The island was historically under Danish rule. Danish astronomer Tycho Brahe (1546-1601) built two observatories there, Uraniborg and Stjärneborg, during 1576–1596. The observatories were built by the inhabitants of the island with Tycho Brahe as their Lord.

The Swedish took over control in 1658, as the rest of Scania was ceded to Sweden by the Treaty of Roskilde. The island was not specifically mentioned in the treaty, and according to the Danes it was not part of Scania, but part of Zealand and therefore still under Danish rule. The Swedes did not agree with that interpretation, and sent troops to occupy the island on 6 May 1658. The transfer to Sweden was confirmed in 1660 by the Treaty of Copenhagen. The 350th anniversary of this transfer was commemorated on the island in 2010.

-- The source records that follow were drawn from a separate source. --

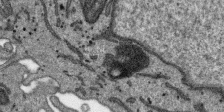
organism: Human
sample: Lung epithelial cells, uninfected (mock) control
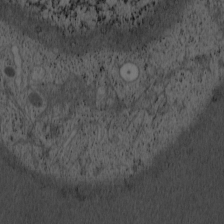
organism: African green monkey
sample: COS-7 cells
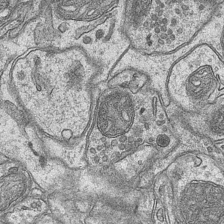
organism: Mouse
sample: CA1 Hippocampus
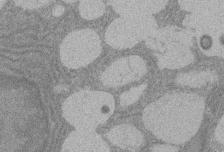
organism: Rat
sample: Salivary granule
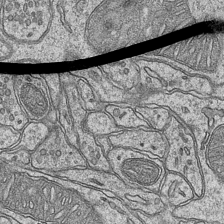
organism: Mouse
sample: CA1 Hippocampus
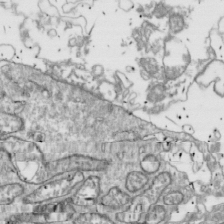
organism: Drosophila
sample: Cell division; meiosis; drosophila spermatocytes
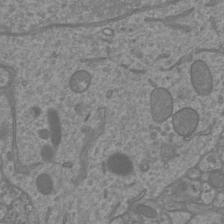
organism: Mouse
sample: Cortical neurons
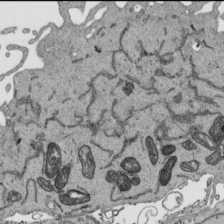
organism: Human
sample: Mitochondria in HCT116 cells
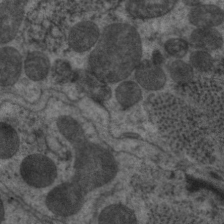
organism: C. elegans
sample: Pharynx
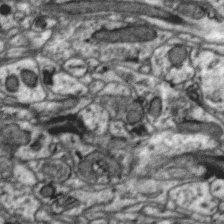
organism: Zebra finch
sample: Brain
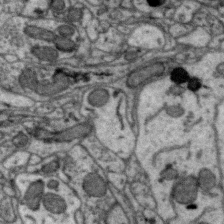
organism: Zebra finch
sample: Brain
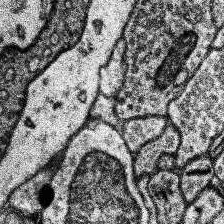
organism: Human
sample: Temporal Lobe
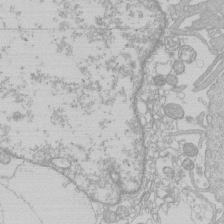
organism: Human
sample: Macrophage cells
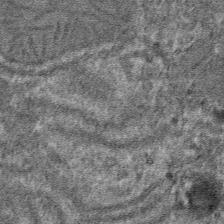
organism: Mouse
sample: Mouse hepatocytes
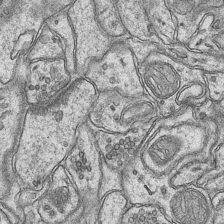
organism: Mouse
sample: CA1 Hippocampus
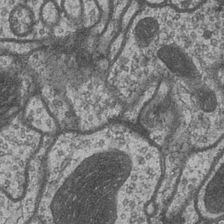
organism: Drosophila
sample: Optic medulla
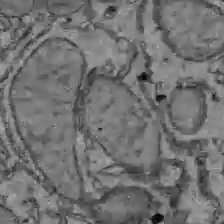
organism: C57BL Mouse
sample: Liver
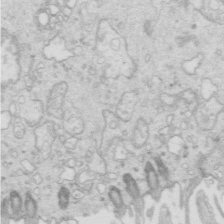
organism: Mouse
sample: Multiciliated cells
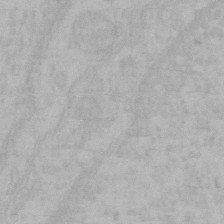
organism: Mouse
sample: Choroid plexus
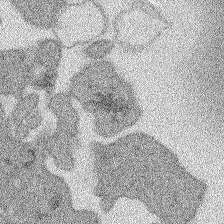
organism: Human
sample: HeLa cells
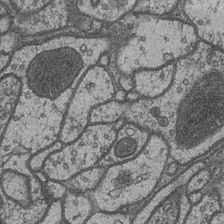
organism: Drosophila
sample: Optic medulla
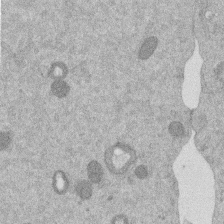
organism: Mouse
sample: Dividing mouse embryo 1 cell stage
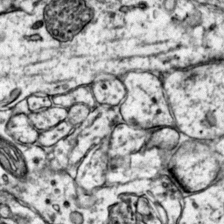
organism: Mouse
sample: Primary visual cortex
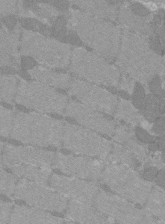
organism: C57BL Mouse
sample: Tibialis anterior muscle cell
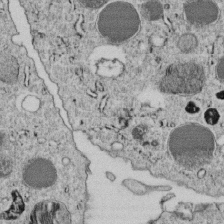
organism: C. elegans
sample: C. elegans embryo early stage
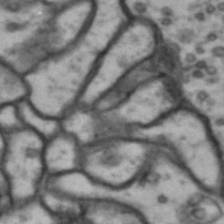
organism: Drosophila
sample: Brain
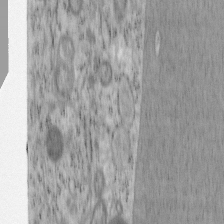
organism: Human
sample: HeLa cells
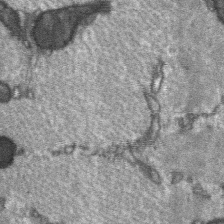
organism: C57BL Mouse
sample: Soleus
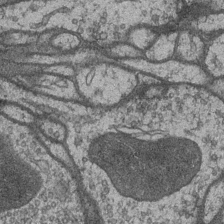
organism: Drosophila
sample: Optic medulla
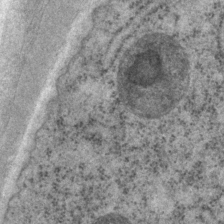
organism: P. pacificus
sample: Pharynx
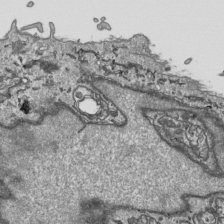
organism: Human
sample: Mitochondria in HCT116 cells
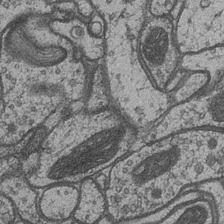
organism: Drosophila
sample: Optic medulla
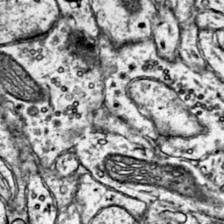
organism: Mouse
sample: Primary visual cortex
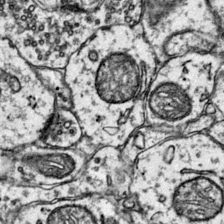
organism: Mouse
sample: Primary visual cortex
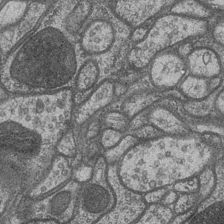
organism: Drosophila
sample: Optic medulla
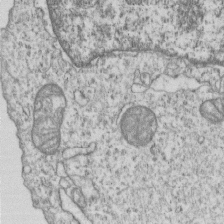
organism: Human
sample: MDA-MB-231 cells
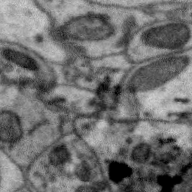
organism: Zebra finch
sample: Brain
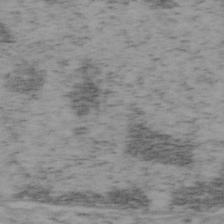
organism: Mouse
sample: OT-I killer T cells with ID8 ovarian cancer cells
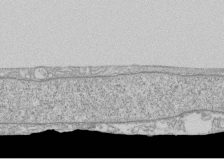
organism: Human
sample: CRL-1474
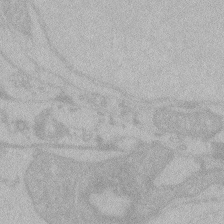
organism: Zebrafish
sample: Macrophage infected with Toxoplasma gondii
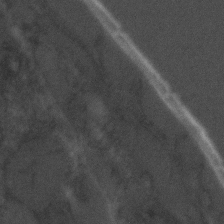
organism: C. elegans
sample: C. elegans embryo
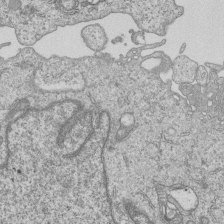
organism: Human
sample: MDA-MB-231 cells
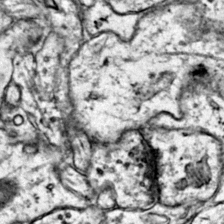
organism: Mouse
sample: Primary visual cortex
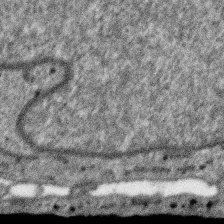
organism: Human
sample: Lung epithelial cells infected with SARS-CoV-2
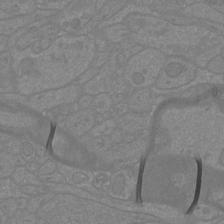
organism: Mouse
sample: Cortical neurons
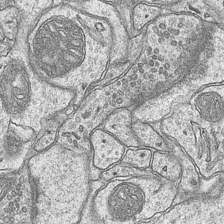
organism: Mouse
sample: CA1 Hippocampus
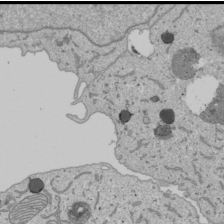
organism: Human
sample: Mitochondria in U2OS cells
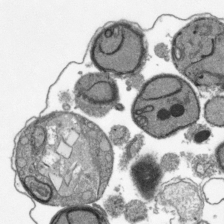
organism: Plasmodium falciparum
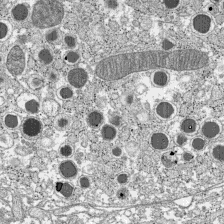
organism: C57BL Mouse
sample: Pancreatic islet
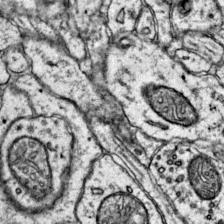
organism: Mouse
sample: Primary visual cortex
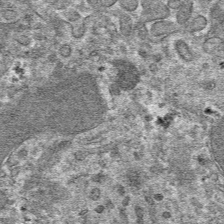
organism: Mouse
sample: Mouse hepatocytes
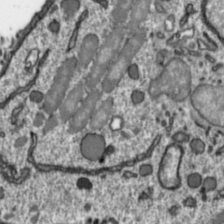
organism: Toxoplasma gondii
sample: Parasites in a vacuole inside a host cell
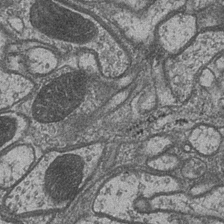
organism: Drosophila
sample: Optic medulla
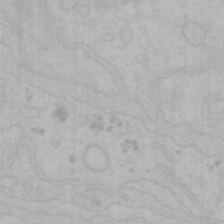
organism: Mouse
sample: Choroid plexus
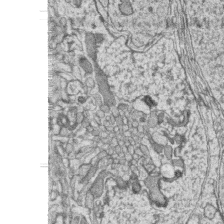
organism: Zebrafish
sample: synaptic ribbons in rod cells and cone cells
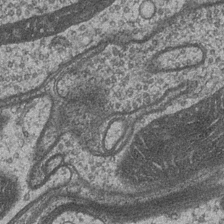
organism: Drosophila
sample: Optic medulla
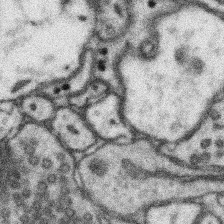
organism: Mouse
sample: Somatosensory cortex neuropil
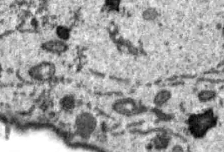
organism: Human
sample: HeLa cells
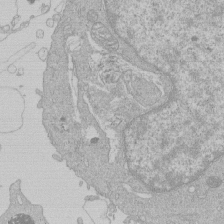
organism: Human
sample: Macrophage cells
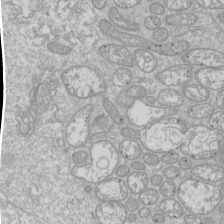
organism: Drosophila
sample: Cell division; meiosis; drosophila spermatocytes
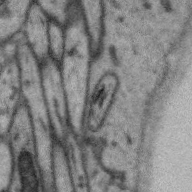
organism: Zebra finch
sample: Brain
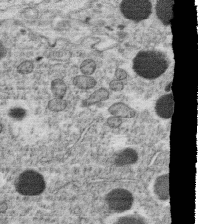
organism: C. elegans
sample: C. elegans oocyte; sperm cells
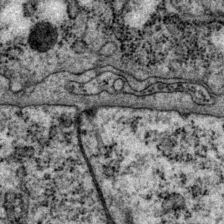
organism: P. pacificus
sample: Pharynx
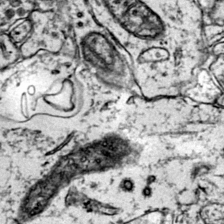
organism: Mouse
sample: Primary visual cortex
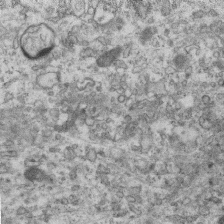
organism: Mouse
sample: Centriole in ependymal cells
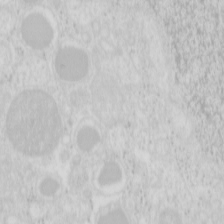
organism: Mouse
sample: Pancreas
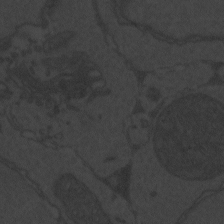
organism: Zebrafish
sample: Macrophage infected with Toxoplasma gondii
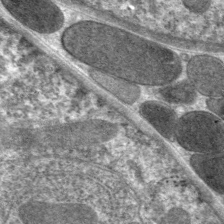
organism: C. elegans
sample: Pharynx
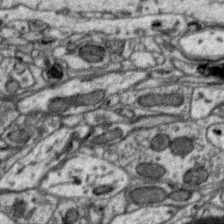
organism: Zebra finch
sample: Brain
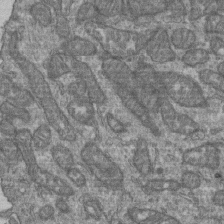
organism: Human
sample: Retinal organoid Rod and Cone cells
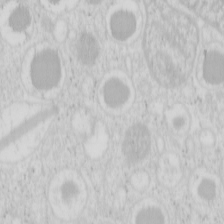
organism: Mouse
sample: Pancreas
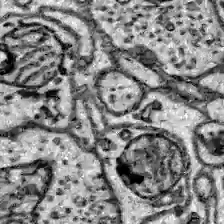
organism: Zebrafish
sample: Brain
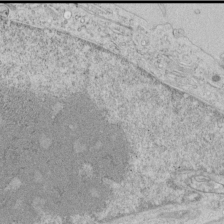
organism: Human
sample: Mitochondria in HCT116 cells
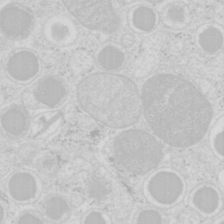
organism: Mouse
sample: Pancreas
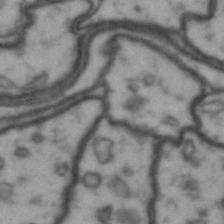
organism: Drosophila
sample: Brain
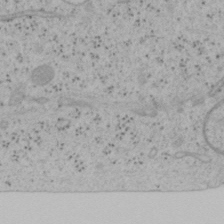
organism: Human
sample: HeLa cells
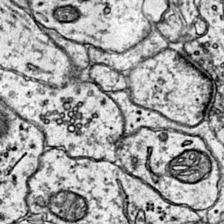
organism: Mouse
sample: Primary visual cortex
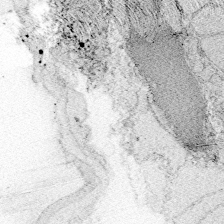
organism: Zebrafish
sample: Whole-Brain
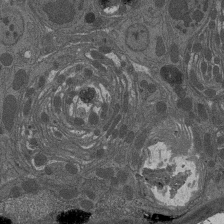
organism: Drosophila
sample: Antenna
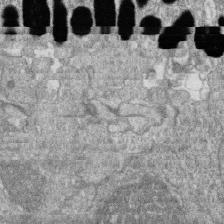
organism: Zebrafish
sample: Cilia; retinal pigment epithelium
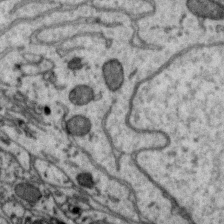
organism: Zebra finch
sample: Brain
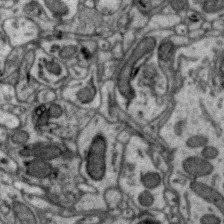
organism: Zebra finch
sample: Brain
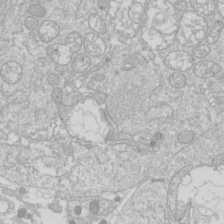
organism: Drosophila
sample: Cell division; meiosis; drosophila spermatocytes
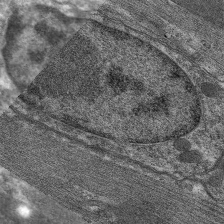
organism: C. elegans
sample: Pharynx
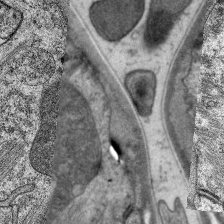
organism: C. elegans
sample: Pharynx
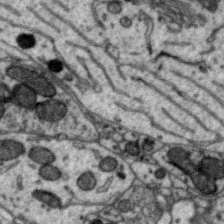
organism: Zebra finch
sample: Brain
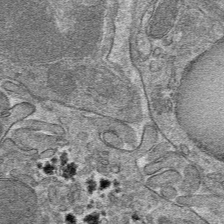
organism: Mouse
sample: Mouse hepatocytes
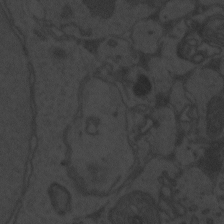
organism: Zebrafish
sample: Macrophage infected with Toxoplasma gondii
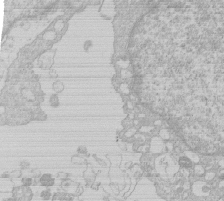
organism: Human
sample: Macrophage cells
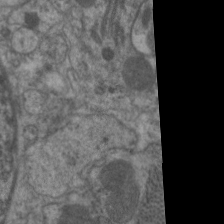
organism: C. elegans
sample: Pharynx
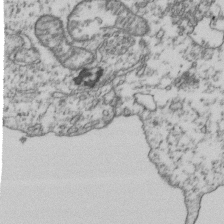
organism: Human
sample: Activated Jurkat CD4+ T cells
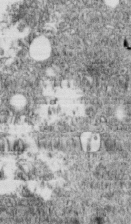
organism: C. elegans
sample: C. elegans embryo early stage
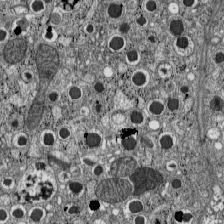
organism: C57BL Mouse
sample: Pancreatic islet
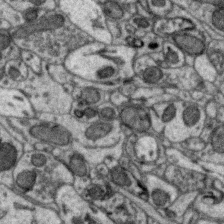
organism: Zebra finch
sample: Brain
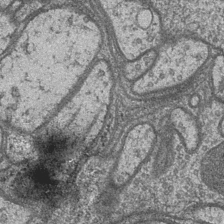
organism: Drosophila
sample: Optic medulla
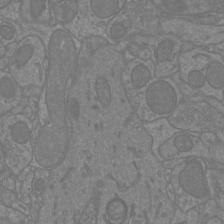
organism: Mouse
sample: Cortical neurons
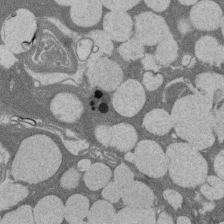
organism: Rat
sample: Salivary granule
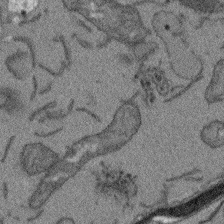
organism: Arabidopsis thaliana
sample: Root tip
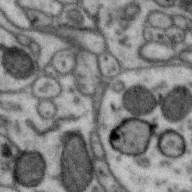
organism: Zebra finch
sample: Brain
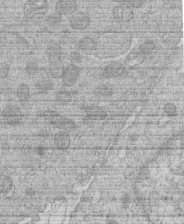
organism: Human
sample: Macrophage cells
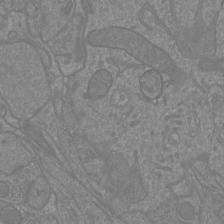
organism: Mouse
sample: Cortical neurons
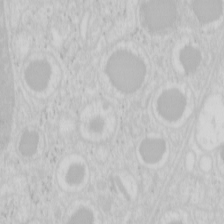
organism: Mouse
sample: Pancreas
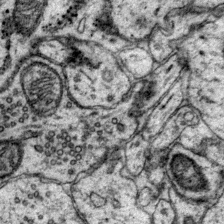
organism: Mouse
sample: Primary visual cortex
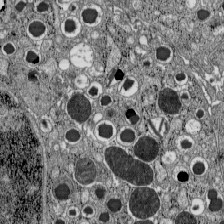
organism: C57BL Mouse
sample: Pancreatic islet
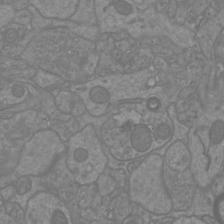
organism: Mouse
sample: Cortical neurons
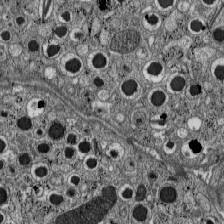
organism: C57BL Mouse
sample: Pancreatic islet
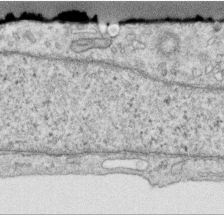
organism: Human
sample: Centriole in RPE cells
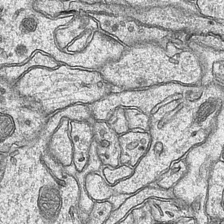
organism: Mouse
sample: CA1 Hippocampus
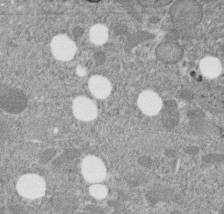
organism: C. elegans
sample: C. elegans embryo early stage
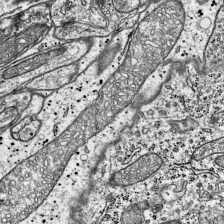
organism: Mouse
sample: Visual Cortex
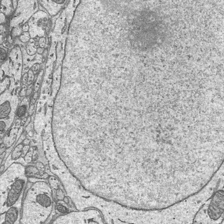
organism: Mouse
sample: Suprachiasmatic nucleus
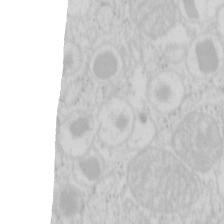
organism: Mouse
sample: Pancreas
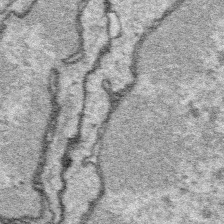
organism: Platynereis dumerilii
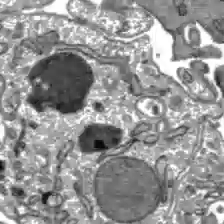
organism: C57BL Mouse
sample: Liver
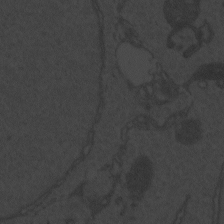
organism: Zebrafish
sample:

Two churches are located on this island. The older one, St Ibb's Church, is located at the top of a hill in the churchyard close to the west coast of the island, overlooking the Danish town of Rungsted. It was built in the 13th century and is a popular church for weddings. The younger church, which has been converted into a museum, is located in the middle of the island, near Uraniborg, one of the two observatories built by the astronomer Tycho Brahe. The asteroid 379 Huenna, which orbits halfway between Mars and Jupiter, is named for Ven.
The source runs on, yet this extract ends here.